» WHAT YOU ARE ASKED TO DO:
Output only the lines below from the one holding "Descripción: Sede central" down to the one holding "Město Jelsa na ostrově Hvar", both end lines included and every picture dropped.

» MATERIAL PROVIDED:

((

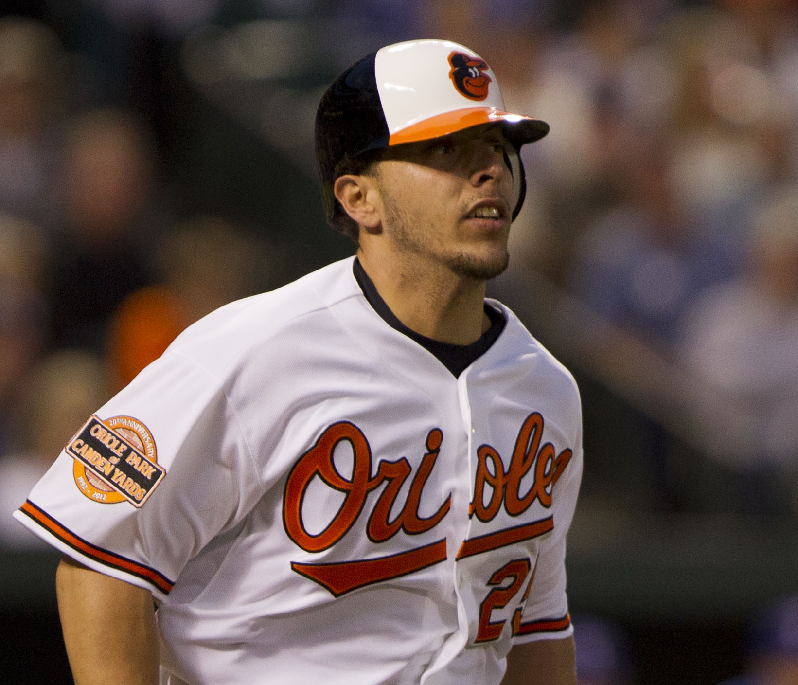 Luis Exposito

))
((

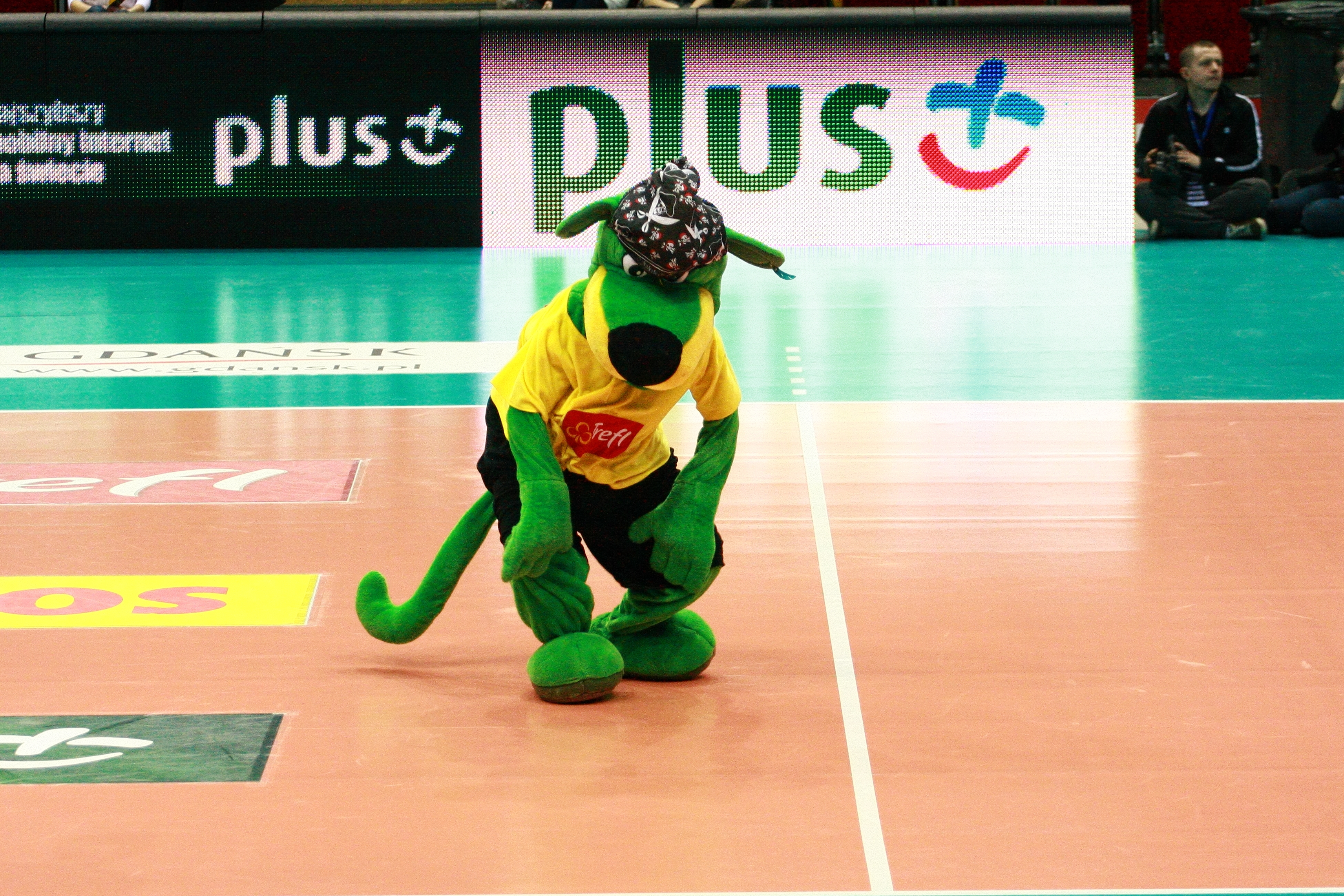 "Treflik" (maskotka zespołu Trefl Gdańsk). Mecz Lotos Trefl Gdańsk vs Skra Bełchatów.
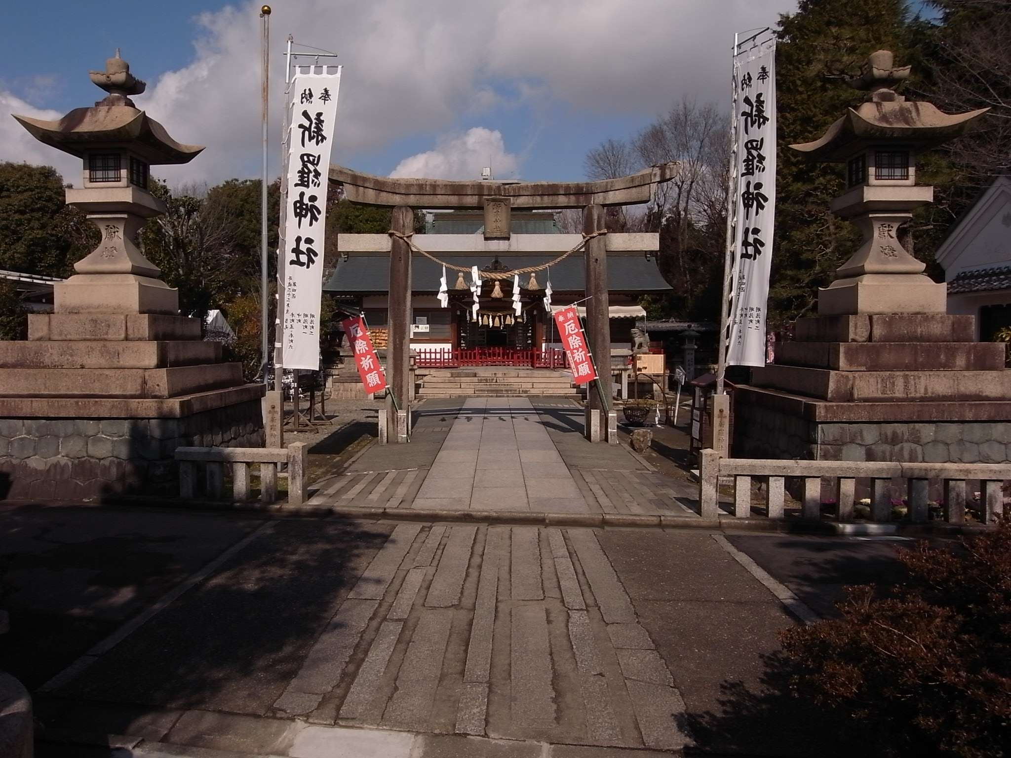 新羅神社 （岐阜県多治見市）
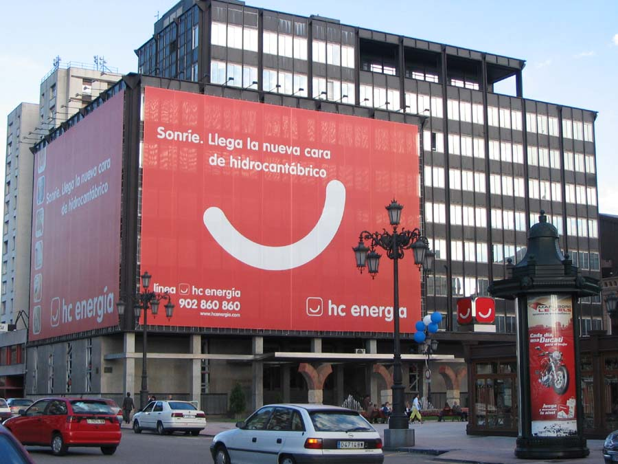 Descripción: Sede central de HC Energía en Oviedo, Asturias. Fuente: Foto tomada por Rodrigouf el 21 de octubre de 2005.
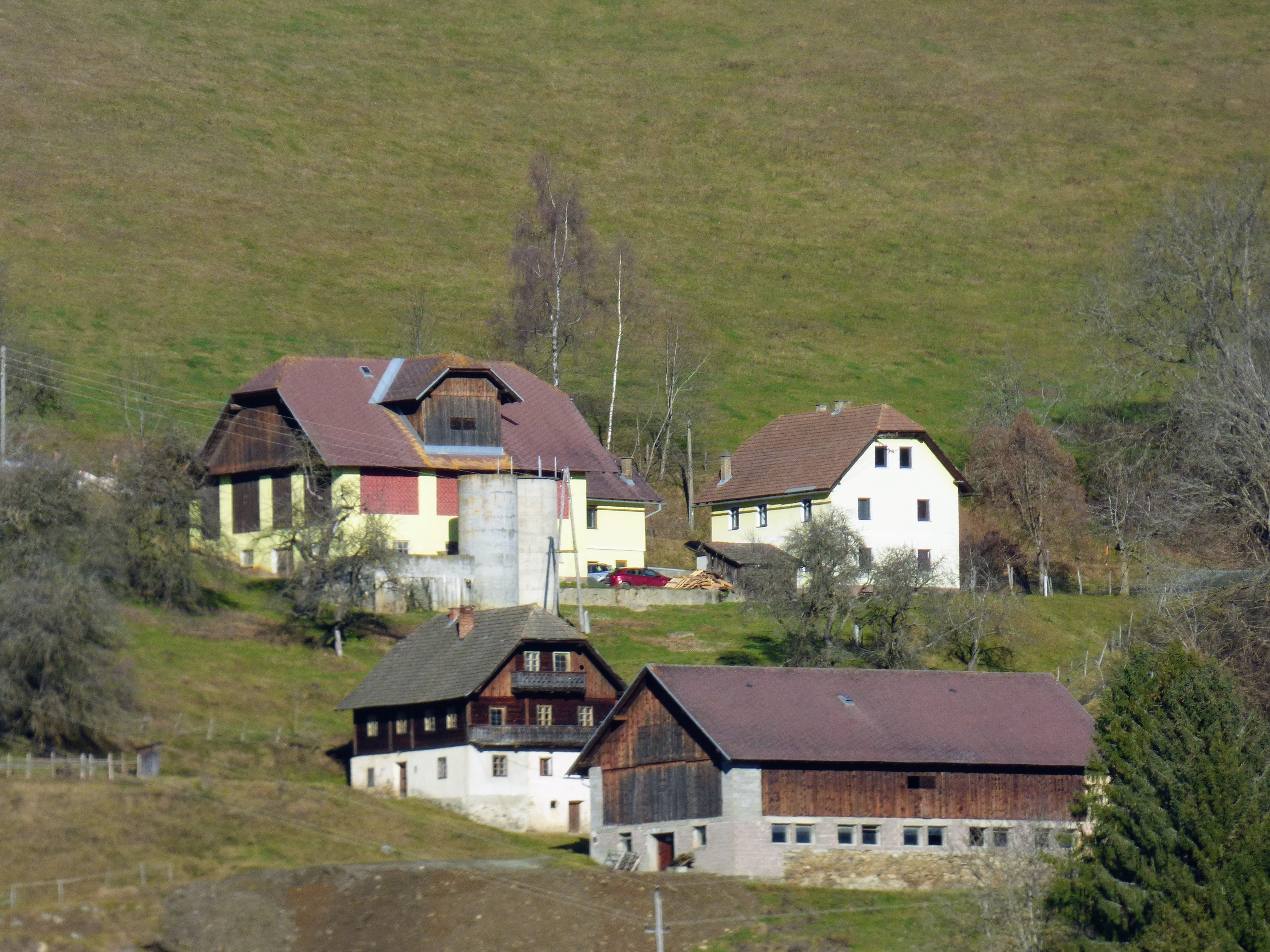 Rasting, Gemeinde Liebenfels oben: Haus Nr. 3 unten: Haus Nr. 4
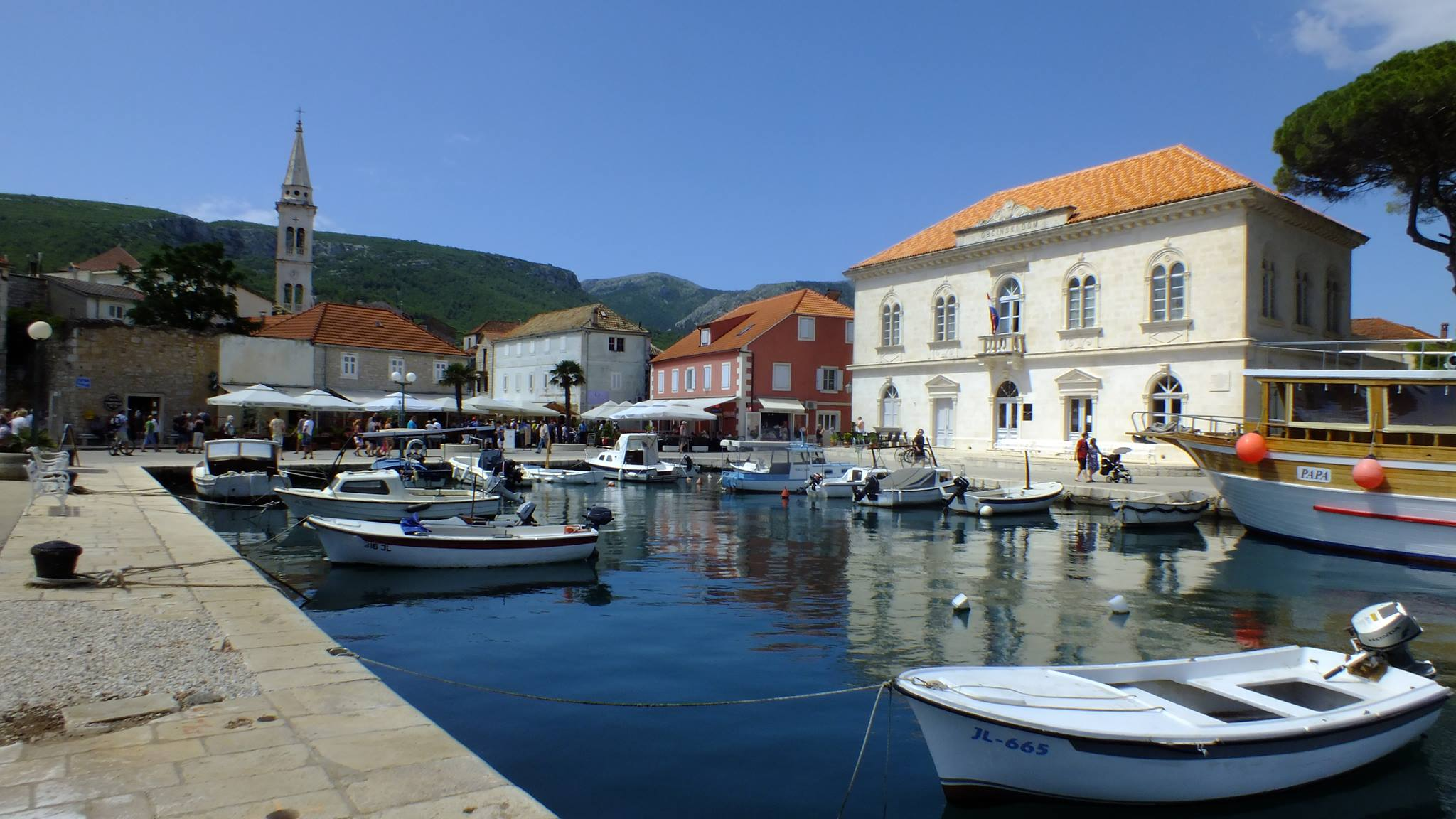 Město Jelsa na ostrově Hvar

))
((

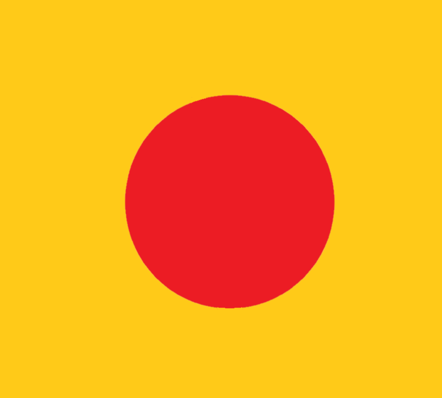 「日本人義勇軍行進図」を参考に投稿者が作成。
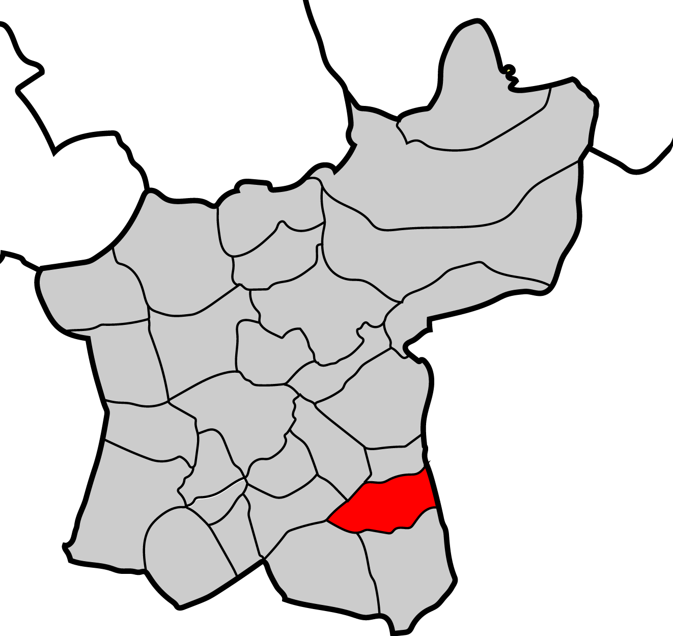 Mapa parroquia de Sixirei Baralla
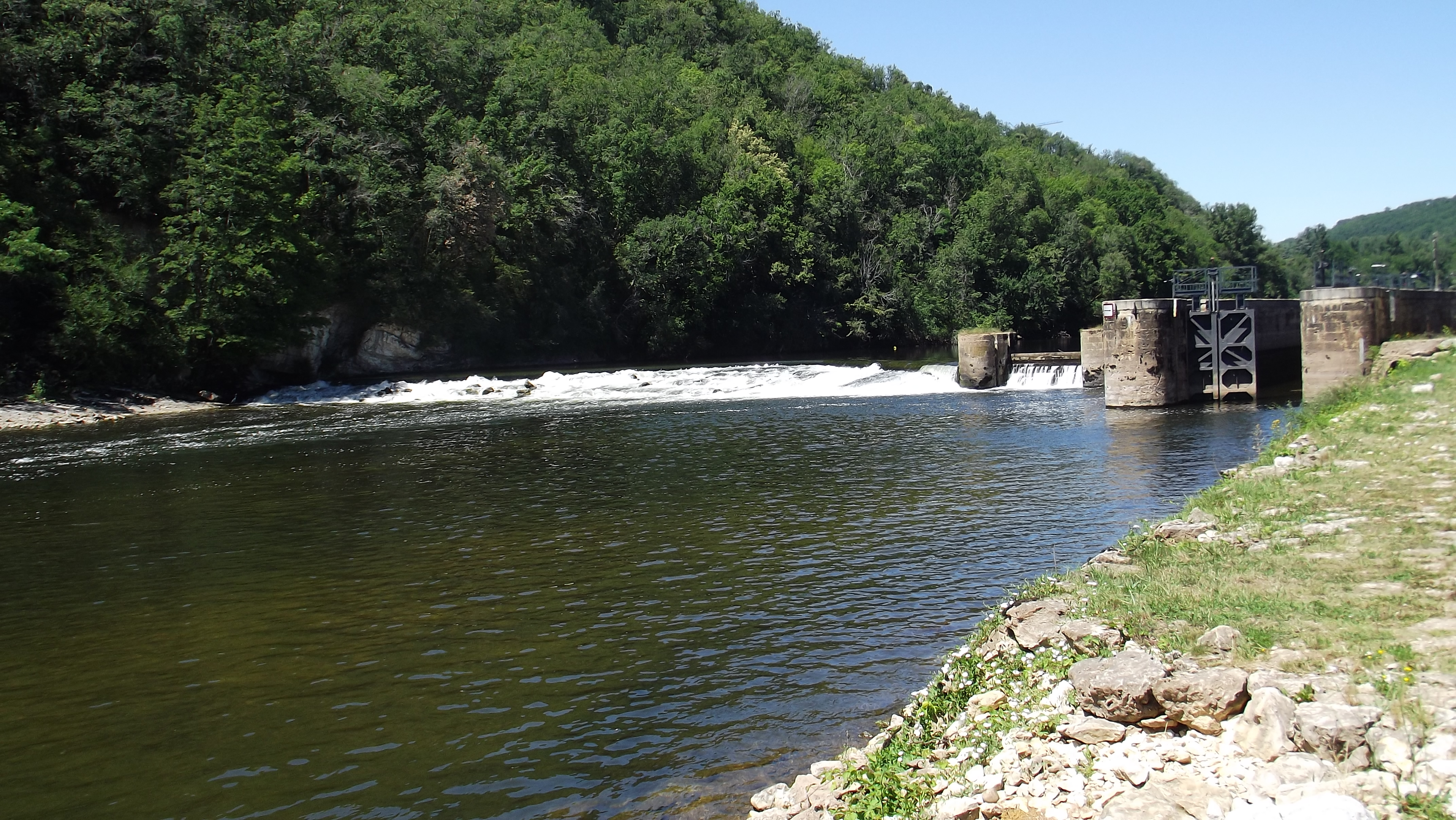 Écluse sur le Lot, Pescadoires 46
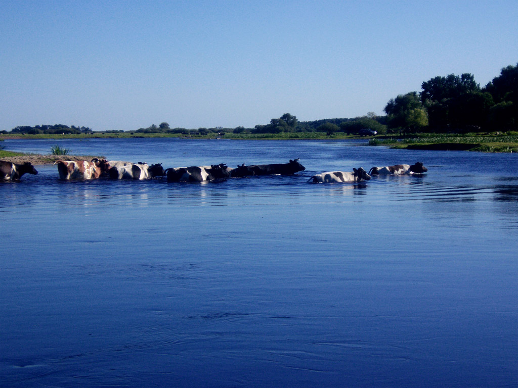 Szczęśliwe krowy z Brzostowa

))

» TASK SOLUTION:
 Descripción: Sede central de HC Energía en Oviedo, Asturias. Fuente: Foto tomada por Rodrigouf el 21 de octubre de 2005.
 Rasting, Gemeinde Liebenfels oben: Haus Nr. 3 unten: Haus Nr. 4
 Město Jelsa na ostrově Hvar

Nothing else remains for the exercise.